Arrrrrrrrggghhhhhh!!! Europe again!!!
My friends were never keen on playing the marathon model of RISK I’ve heard so much about through TV mythos. My friend and colleague Shane Toepfer, however, regaled me with tales of his games where the board would sit for an entire weekend and players would hold private convos with each other to try to form (and break) alliances. In other words, it sounded like a less serious version of reality TV.
Which is why the latest venture of Survivor alum Rob Cesternino is particularly compelling. The new online show Reality Gamemasters pits Survivor and Big Brother alumni against each other in a simple RISK game. Except of course, add cheesy music and private discussion booths so that the game can be edited to essentially resemble the shows that made the participants D(E?)-level famous.
I’m anticipating that the meager $7,036 budget (funded by Kickstarter) and the compressed timeline of the actual game itself will provide a hilarious bizarro universe of the reality TV world.
Theoretically the players should be reduced to “gamebots.” Notorious Survivor villain Russell Hantz usually (involuntarily) wears the “gamebot” term perjoratively as someone who embraced backstabbing and manipulating and forgot the endgame of the jury actually wanting to vote for you.

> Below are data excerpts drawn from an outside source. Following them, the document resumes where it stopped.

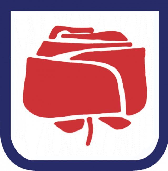 Grb Mestne občine Nova Gorica je stilizirana rdeča vrtnica na belem polju, ki je obrobljeno z modrim robom. Rob je kvadratne oblike in ima spodnja vogala zaobljena.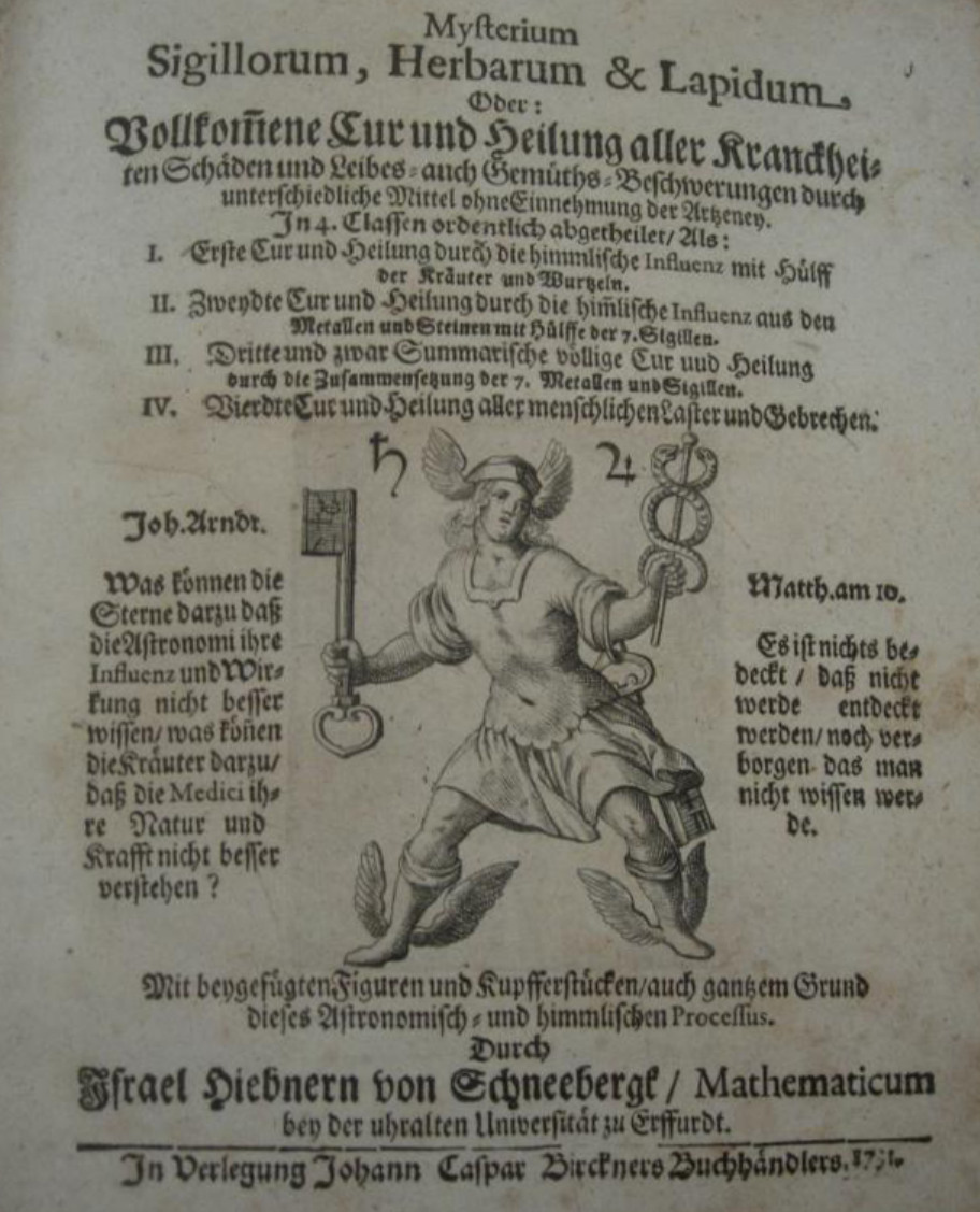 Merkúr (a címlapon)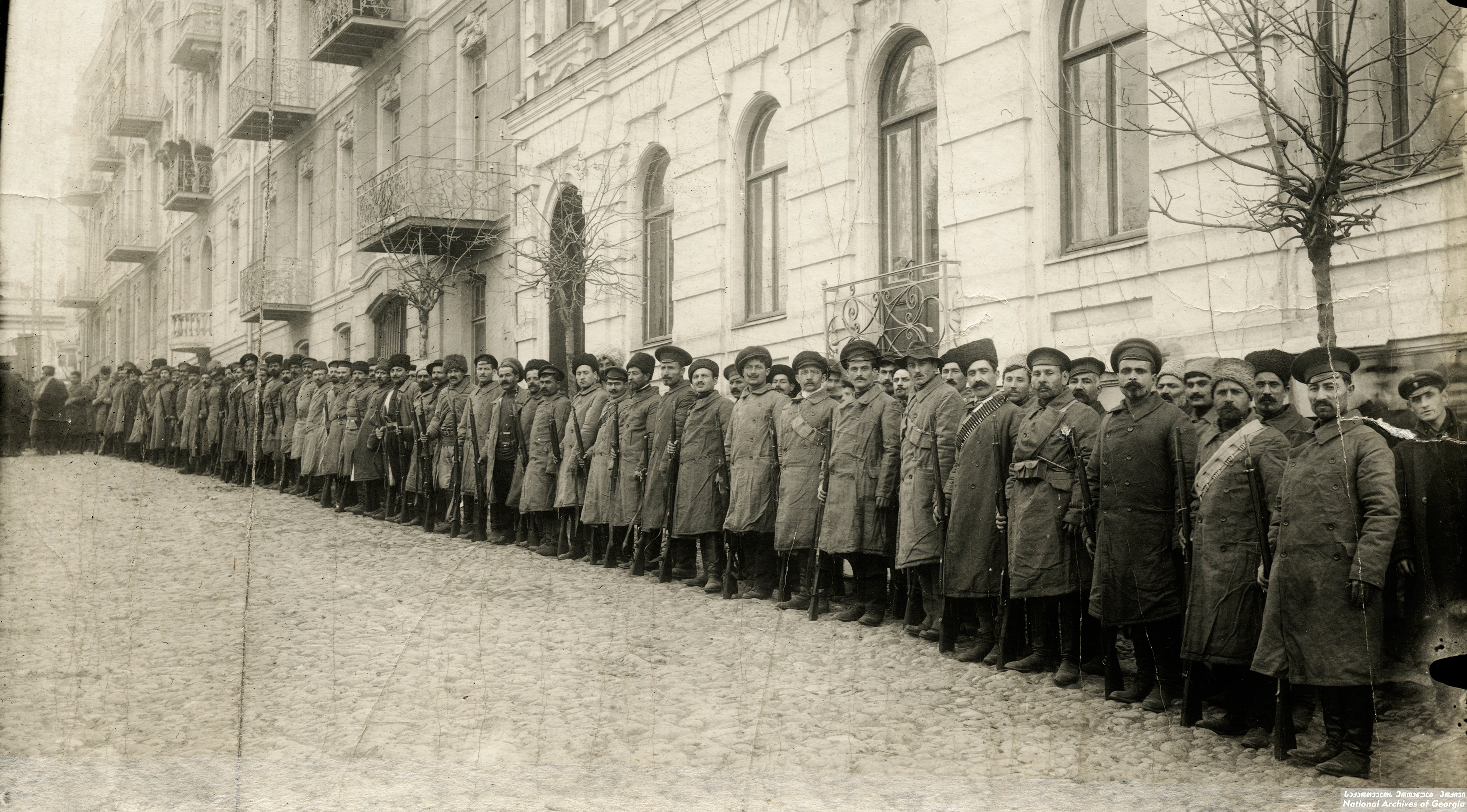 უსაფრთხოების კომისიის საგანგებო რაზმი. 1917 წ. 12 დეკემბერი. ეროვნული არქივი

The most recent season saw Mormon adoptive mother of six, Dawn Meehan, get the “villain edit” by opting to vote out Brenda Lowe despite their bond. The corresponding jury/audience response was rife with gender politics, as she was lambasted for simultaneously playing “too emotional” and “coldhearted” as though the two had to be constantly mutually exclusive by some sort of sacred law. Cochran declared the absurdity of taking such things so seriously with the pithy observation “she was voting people out of a game where the crucial part of the game is voting people out!”
However, the private discussion booths, the history of all six players and the over-the-top dramatizing is designed to add a fake layer of emotional consideration to make RISK seem less “gamebotty.” It’s probably a bit sad that this might not even be necessary with some people as there’s always that one friend who takes it just a bit personally that s/he’s the first target in RISK (“everyone’s out to get me!”). However, that fake layer only seeks to reveal the absurdity of reality TV itself, where games are prolonged to 30-50 days in an attempt to make them personal to both player and audience– even though they take up a tenth of a percentage point of someone’s lifespan.
I’ll probably lap up this cheesy reenactment and end up being way more chatty the next time I play RISK (oh boy, won’t my friends be appreciative?). It also mirrors Toepfer’s helpful dissection of the playful wrestling audience delighting in the obscure Champions of the Galaxy board game. These fans of reality TV were devoted enough with their games to end up playing it for real, but when the spotlight dims, they’re really just seeking any way to playfully engage with social gamesmanship– even if it’s in the form of a video-edited game of RISK.
You’ll note that Cochran chose the continent of Africa for his first landing spot and red as his army colour. He’s already playing RISK like me. Heaven help him.